Pássaros cantando a plenos pulmões, javalis andando pela cidade e golfinhos de volta às costas. Poluição diminuindo. O confinamento deu aos animais via livre enquanto os humanos têm mais tempo para observar a natureza. Nos primeiros dias de confinamento pelo coronavírus, os moradores de muitas cidades redescobriram o canto dos pássaros. Javalis foram vistos em Barcelona e um puma selvagem percorreu as ruas desertas de Santiago do Chile.

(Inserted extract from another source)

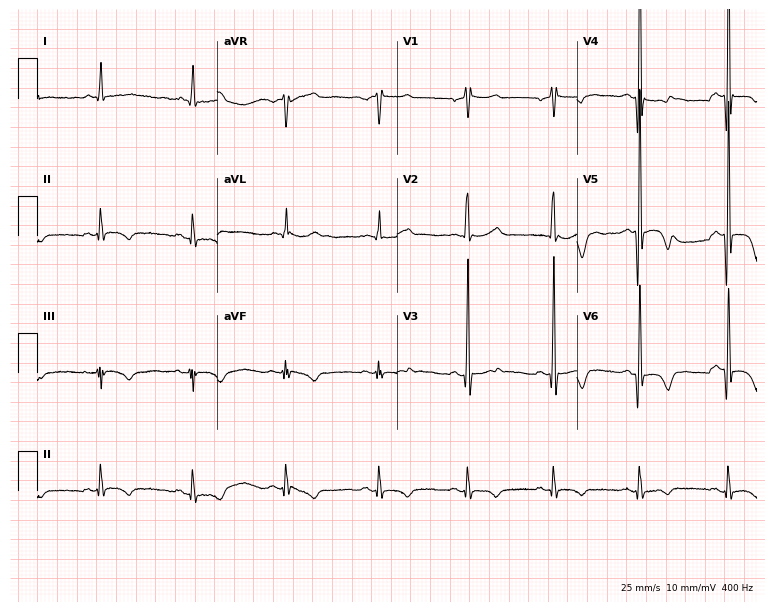
12-lead ECG from a male patient, 75 years old (7.3-second recording at 400 Hz). No first-degree AV block, right bundle branch block, left bundle branch block, sinus bradycardia, atrial fibrillation or sinus tachycardia recorded for this tracing.
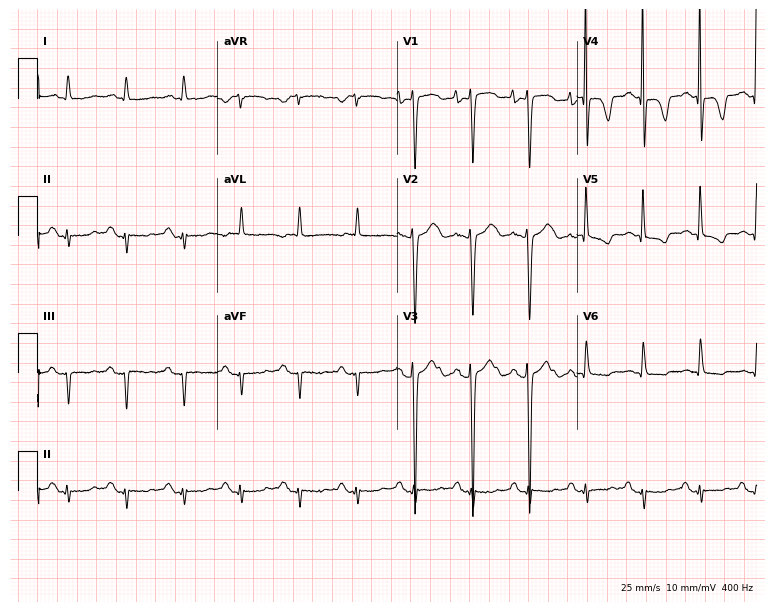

Com o declínio brutal da presença humana nas ruas, os animais selvagens urbanos “têm caminho livre para passear pelas cidades”, disse Romain Julliard, diretor de pesquisa do Museu Nacional de História Natural de Paris, à AFP. Ele cita o exemplo das raposas. Esses animais “mudam seu comportamento muito rapidamente, quando um espaço fica quieto, eles vão”, diz. Além disso, animais e pássaros que vivem em parques urbanos, como pardais, pombos e corvos, podem deixar seu território habitual e “liberar espaço para outros animais”.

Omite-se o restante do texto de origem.